Dispatch is a cloud service for developing reliable distributed systems. For an introduction, check out the announcement blog post: Genesis of a new programming model.

In part 1 of the series, we took a deep dive into Distributed Coroutines, and saw how they’re used by Dispatch:

Coroutines are functions that can be suspended and resumed. Unlike regular functions, coroutines can yield control (and send information back and forth) to another part of the program during execution. Coroutines allow developers to consolidate code, state and control flow. Developers might not even know they’re using coroutines because they often look like regular functions.
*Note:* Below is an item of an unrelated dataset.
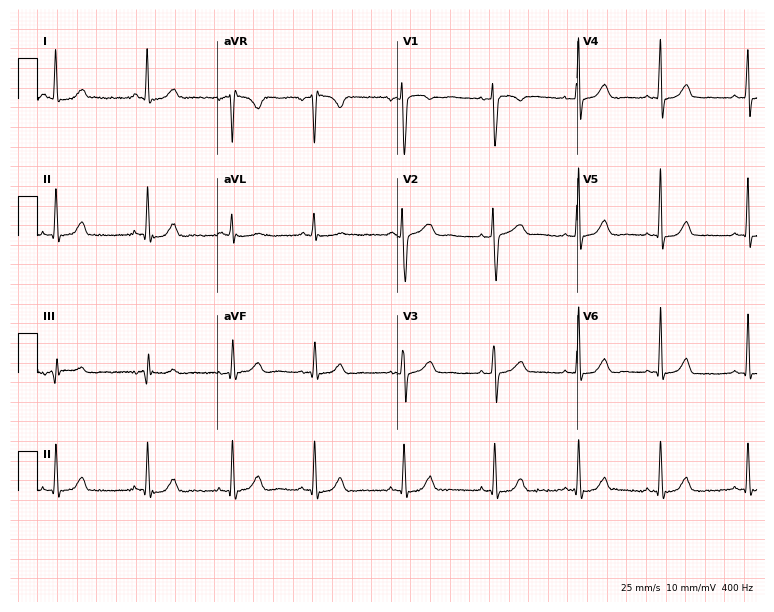
12-lead ECG from a female patient, 25 years old. Labelled as a normal ECG.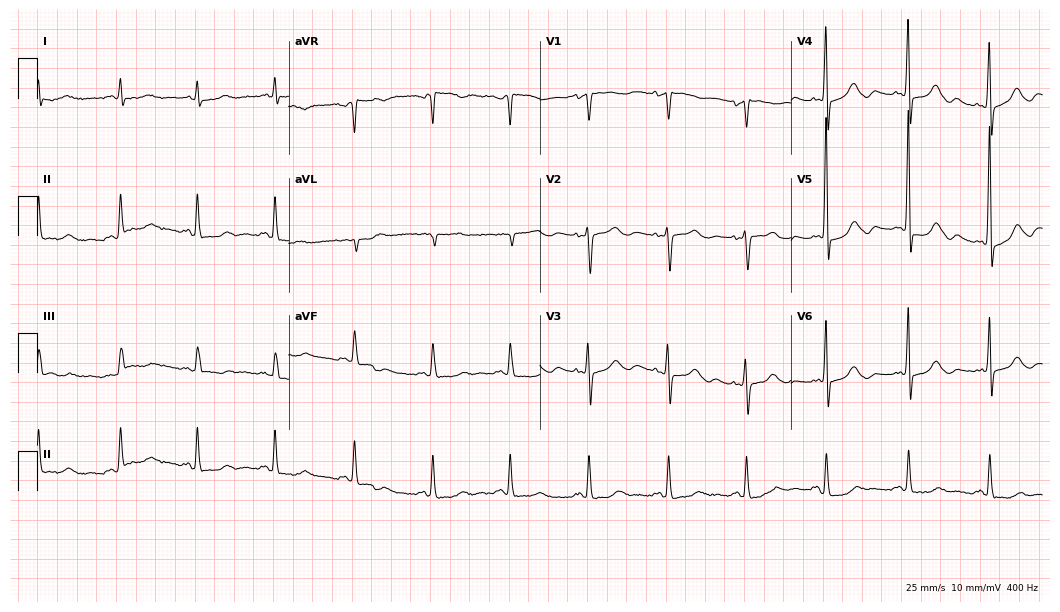
Electrocardiogram, an 81-year-old female patient. Of the six screened findings (first-degree AV block, right bundle branch block (RBBB), left bundle branch block (LBBB), sinus bradycardia, atrial fibrillation (AF), sinus tachycardia), none is recorded. Other findings, if any, are not listed.

Coroutines pair well with a scheduler, which drives the execution of many coroutines and can perform operations on their behalf. Schedulers can resume suspended coroutines at exactly the right time, e.g. when I/O results are ready, or a timer expires. Schedulers have a bird’s-eye view of many coroutines that are concurrently executing, allowing them to incorporate advanced scheduling techniques.

Distributed Coroutines are functions that can be suspended, serialized and resumed in another process. When paired with a distributed scheduler, such as Dispatch, they drastically simplify the creation of scalable and reliable software. They can encode dynamic workflows with nothing more than regular programming language constructs and control flow. Their execution can flow across processes and nodes, freeing developers from having to code around the volatile and fallible components of the system. Developers — freed from the chains of complexity — can go back to focusing on creating value and keeping their users happy.

In this post we’ll look at how Distributed Coroutines are implemented on the client side.

The implementation differs depending on whether the language is compiled or interpreted, and whether it’s statically typed or dynamically typed. In this post we’ll dig into the implementation for Python, a dynamically-typed interpreted language.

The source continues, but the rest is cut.